▸ **DIRECTIONS**
Each entry must be restated exactly as it appears.

▸ **DATA SECTION**
•••••

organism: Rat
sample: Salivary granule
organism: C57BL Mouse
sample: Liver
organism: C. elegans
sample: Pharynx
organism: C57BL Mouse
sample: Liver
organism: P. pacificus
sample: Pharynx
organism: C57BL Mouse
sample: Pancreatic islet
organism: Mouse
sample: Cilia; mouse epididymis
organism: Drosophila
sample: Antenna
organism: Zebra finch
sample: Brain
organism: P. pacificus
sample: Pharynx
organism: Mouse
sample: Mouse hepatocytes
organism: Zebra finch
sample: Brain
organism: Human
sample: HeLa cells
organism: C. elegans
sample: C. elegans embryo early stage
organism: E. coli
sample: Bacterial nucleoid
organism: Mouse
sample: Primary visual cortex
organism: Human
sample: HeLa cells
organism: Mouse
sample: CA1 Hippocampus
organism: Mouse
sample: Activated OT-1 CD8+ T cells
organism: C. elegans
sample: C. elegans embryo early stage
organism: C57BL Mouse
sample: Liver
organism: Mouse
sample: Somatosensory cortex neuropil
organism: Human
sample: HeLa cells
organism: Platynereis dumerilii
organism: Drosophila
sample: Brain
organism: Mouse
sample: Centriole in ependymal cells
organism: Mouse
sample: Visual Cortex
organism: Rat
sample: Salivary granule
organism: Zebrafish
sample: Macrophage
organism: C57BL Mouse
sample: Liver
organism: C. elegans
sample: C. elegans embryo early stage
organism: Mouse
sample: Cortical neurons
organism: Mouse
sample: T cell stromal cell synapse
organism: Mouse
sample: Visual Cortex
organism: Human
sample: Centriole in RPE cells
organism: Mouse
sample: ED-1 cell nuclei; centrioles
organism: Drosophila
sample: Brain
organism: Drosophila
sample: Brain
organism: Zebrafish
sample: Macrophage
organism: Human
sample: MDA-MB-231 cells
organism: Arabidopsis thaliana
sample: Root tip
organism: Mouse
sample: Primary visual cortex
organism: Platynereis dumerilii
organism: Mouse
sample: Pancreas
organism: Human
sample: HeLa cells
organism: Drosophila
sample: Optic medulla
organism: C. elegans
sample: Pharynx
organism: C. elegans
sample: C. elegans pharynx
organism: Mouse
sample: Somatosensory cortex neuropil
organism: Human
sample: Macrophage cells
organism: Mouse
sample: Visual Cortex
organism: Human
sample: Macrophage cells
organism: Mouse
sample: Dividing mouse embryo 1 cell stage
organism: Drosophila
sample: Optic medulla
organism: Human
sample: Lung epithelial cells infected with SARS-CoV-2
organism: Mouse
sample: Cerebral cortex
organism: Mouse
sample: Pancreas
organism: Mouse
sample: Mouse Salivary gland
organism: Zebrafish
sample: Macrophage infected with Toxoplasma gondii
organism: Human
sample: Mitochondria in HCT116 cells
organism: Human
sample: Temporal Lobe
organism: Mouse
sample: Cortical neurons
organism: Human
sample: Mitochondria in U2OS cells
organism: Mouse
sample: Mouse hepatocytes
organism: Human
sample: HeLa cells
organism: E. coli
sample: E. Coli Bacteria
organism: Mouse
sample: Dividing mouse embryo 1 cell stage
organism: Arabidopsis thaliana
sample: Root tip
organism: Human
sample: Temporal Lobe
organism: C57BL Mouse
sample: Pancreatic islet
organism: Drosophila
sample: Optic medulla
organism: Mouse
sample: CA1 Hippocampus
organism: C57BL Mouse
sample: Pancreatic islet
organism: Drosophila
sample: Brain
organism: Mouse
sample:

•••••

▸ **SOLVED EXERCISE**
organism: Rat
sample: Salivary granule
organism: C57BL Mouse
sample: Liver
organism: C. elegans
sample: Pharynx
organism: C57BL Mouse
sample: Liver
organism: P. pacificus
sample: Pharynx
organism: C57BL Mouse
sample: Pancreatic islet
organism: Mouse
sample: Cilia; mouse epididymis
organism: Drosophila
sample: Antenna
organism: Zebra finch
sample: Brain
organism: P. pacificus
sample: Pharynx
organism: Mouse
sample: Mouse hepatocytes
organism: Zebra finch
sample: Brain
organism: Human
sample: HeLa cells
organism: C. elegans
sample: C. elegans embryo early stage
organism: E. coli
sample: Bacterial nucleoid
organism: Mouse
sample: Primary visual cortex
organism: Human
sample: HeLa cells
organism: Mouse
sample: CA1 Hippocampus
organism: Mouse
sample: Activated OT-1 CD8+ T cells
organism: C. elegans
sample: C. elegans embryo early stage
organism: C57BL Mouse
sample: Liver
organism: Mouse
sample: Somatosensory cortex neuropil
organism: Human
sample: HeLa cells
organism: Platynereis dumerilii
organism: Drosophila
sample: Brain
organism: Mouse
sample: Centriole in ependymal cells
organism: Mouse
sample: Visual Cortex
organism: Rat
sample: Salivary granule
organism: Zebrafish
sample: Macrophage
organism: C57BL Mouse
sample: Liver
organism: C. elegans
sample: C. elegans embryo early stage
organism: Mouse
sample: Cortical neurons
organism: Mouse
sample: T cell stromal cell synapse
organism: Mouse
sample: Visual Cortex
organism: Human
sample: Centriole in RPE cells
organism: Mouse
sample: ED-1 cell nuclei; centrioles
organism: Drosophila
sample: Brain
organism: Drosophila
sample: Brain
organism: Zebrafish
sample: Macrophage
organism: Human
sample: MDA-MB-231 cells
organism: Arabidopsis thaliana
sample: Root tip
organism: Mouse
sample: Primary visual cortex
organism: Platynereis dumerilii
organism: Mouse
sample: Pancreas
organism: Human
sample: HeLa cells
organism: Drosophila
sample: Optic medulla
organism: C. elegans
sample: Pharynx
organism: C. elegans
sample: C. elegans pharynx
organism: Mouse
sample: Somatosensory cortex neuropil
organism: Human
sample: Macrophage cells
organism: Mouse
sample: Visual Cortex
organism: Human
sample: Macrophage cells
organism: Mouse
sample: Dividing mouse embryo 1 cell stage
organism: Drosophila
sample: Optic medulla
organism: Human
sample: Lung epithelial cells infected with SARS-CoV-2
organism: Mouse
sample: Cerebral cortex
organism: Mouse
sample: Pancreas
organism: Mouse
sample: Mouse Salivary gland
organism: Zebrafish
sample: Macrophage infected with Toxoplasma gondii
organism: Human
sample: Mitochondria in HCT116 cells
organism: Human
sample: Temporal Lobe
organism: Mouse
sample: Cortical neurons
organism: Human
sample: Mitochondria in U2OS cells
organism: Mouse
sample: Mouse hepatocytes
organism: Human
sample: HeLa cells
organism: E. coli
sample: E. Coli Bacteria
organism: Mouse
sample: Dividing mouse embryo 1 cell stage
organism: Arabidopsis thaliana
sample: Root tip
organism: Human
sample: Temporal Lobe
organism: C57BL Mouse
sample: Pancreatic islet
organism: Drosophila
sample: Optic medulla
organism: Mouse
sample: CA1 Hippocampus
organism: C57BL Mouse
sample: Pancreatic islet
organism: Drosophila
sample: Brain
organism: Mouse
sample:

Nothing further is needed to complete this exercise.